Copying a byte array into a 'long' on an Intel platform will produce different results from copying the same array into a 'long' on a SPARC platform. To go via a register, you'd have to use code similar to:
void st_uint4(Uint4 l, char *s)
{
s += sizeof(Uint4) - 1;
*s-- = l & 0xFF;
l >>= 8;
*s-- = l & 0xFF;
l >>= 8;
*s-- = l & 0xFF;
l >>= 8;
*s = l & 0xFF;
}
Uint4 ld_uint4(const char *s)
{
int i;
Uint4 j = 0;
for (i = 0; i < 4; i++)
{
j = (j << 8) | (*s++ & 0xFF);
}
return(j);
}
There are multiple ways to write that code.
Addressing the comments:
When dealing with data across machines, you have to be very careful. The two functions shown are inverses of each other. The 'ld_uint4()' function takes a byte array and loads that into a 4-byte signed integer (assuming you have a typedef for Uint4 that maps to a 4-byte signed integer - uint32_t from inttypes.h or stdint.h is a good bet). The st_uint4() function does the reverse operation. This code uses a big-endian storage format (the MSB is first in the byte array), but the same code is used on both types of platform (no performance advantage to either - and no conditional compilation, which is probably more important). You could write the code to work with little-endian storage; you could write the code so that there is less penalty on one type of machine versus the other.

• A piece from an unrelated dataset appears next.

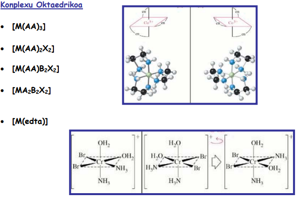 Konplexu oktaedrikoa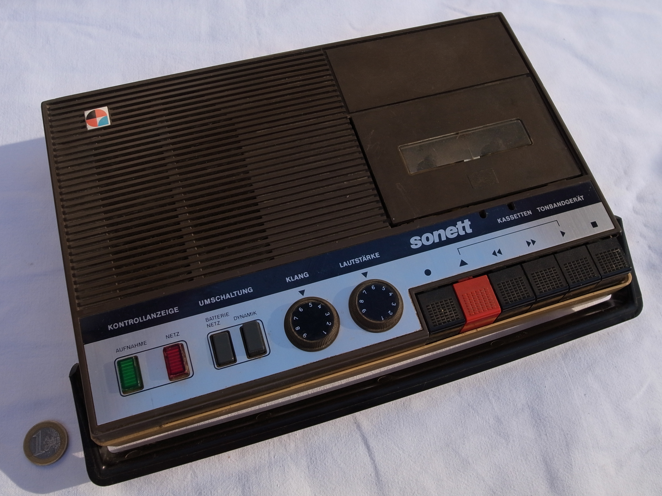 Sonett Kassetten Tonbandgerät, VEB Sternradio Sonneberg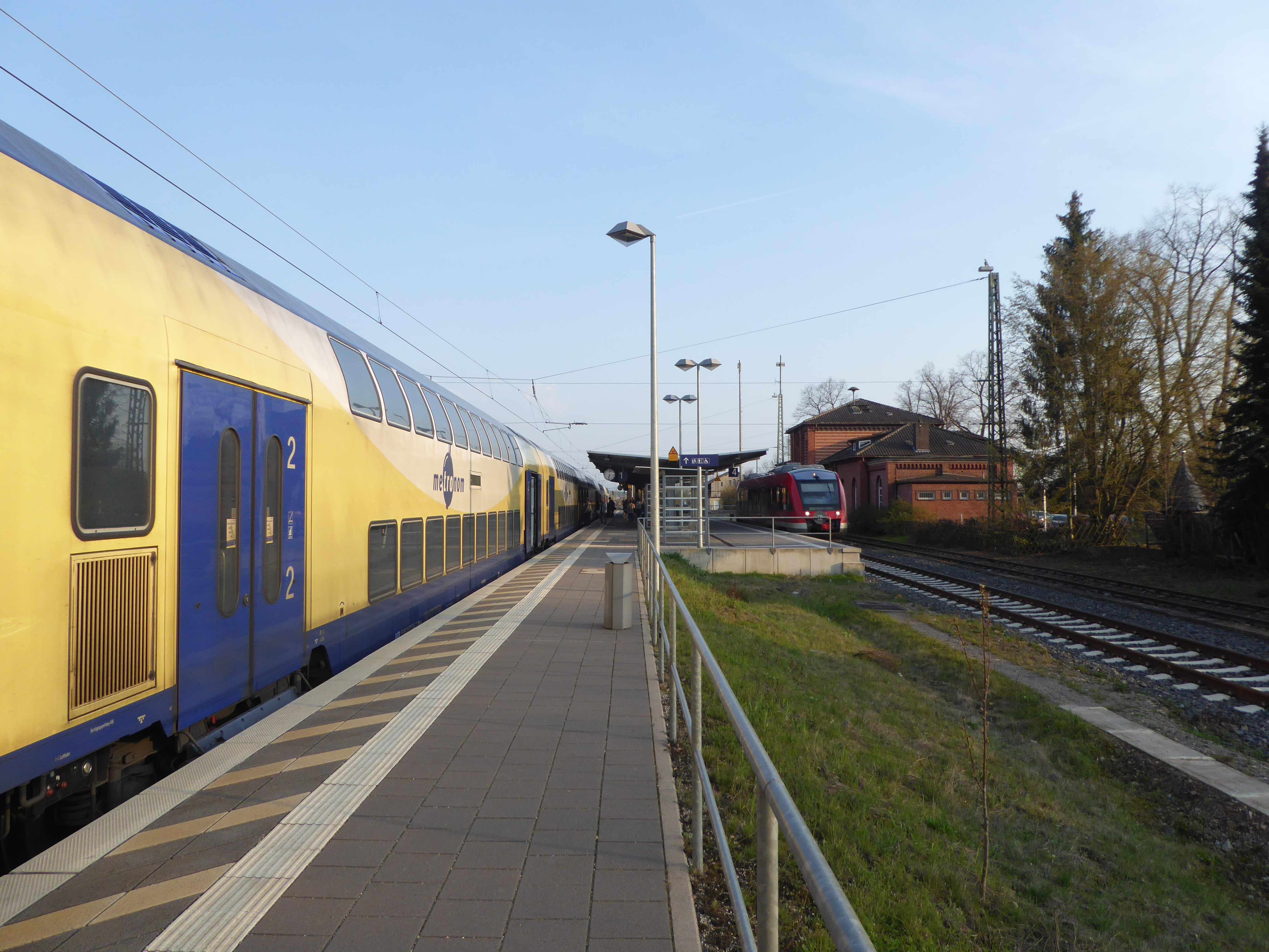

Understanding data layouts on disk is crucial - defining them carefully and in a platform neutral way is also crucial. Handling (single-byte code set) strings is easy; handling wide character strings (UTF-16 or UTF-32) is like handling integers - and you can use code similar to the code above for Uint2 and Uint8 if you wish (I have such functions pre-packaged, for example - I just copied the Uint4 versions; I also have SintN functions - for the copying stuff, the difference is not crucial, but for memory comparisons, the comparison techniques for signed and unsigned values are different).
Handling float and double is trickier still - though if you can safely assume IEEE 754 format, it is primarily a big-endian vs little-endian issue that you face (that and perhaps some skulduggery with a union). The code-base I work with leaves double/float platform dependent (a nuisance, but a decision dating back to the days before IEEE 754 was ubiquitous) so I don't have platform neutral code for that. Also beware of alignments; Intel chips allow misaligned access but other chips (SPARC, PowerPC) do not, or incur large overheads. That means if you copy a 4-byte value, the source and target addresses must be 4-byte aligned if you do a simple copy; the store/load functions above do not have that as a problem and can deal with arbitrary alignments. Again, be wary of over-optimization (premature optimization).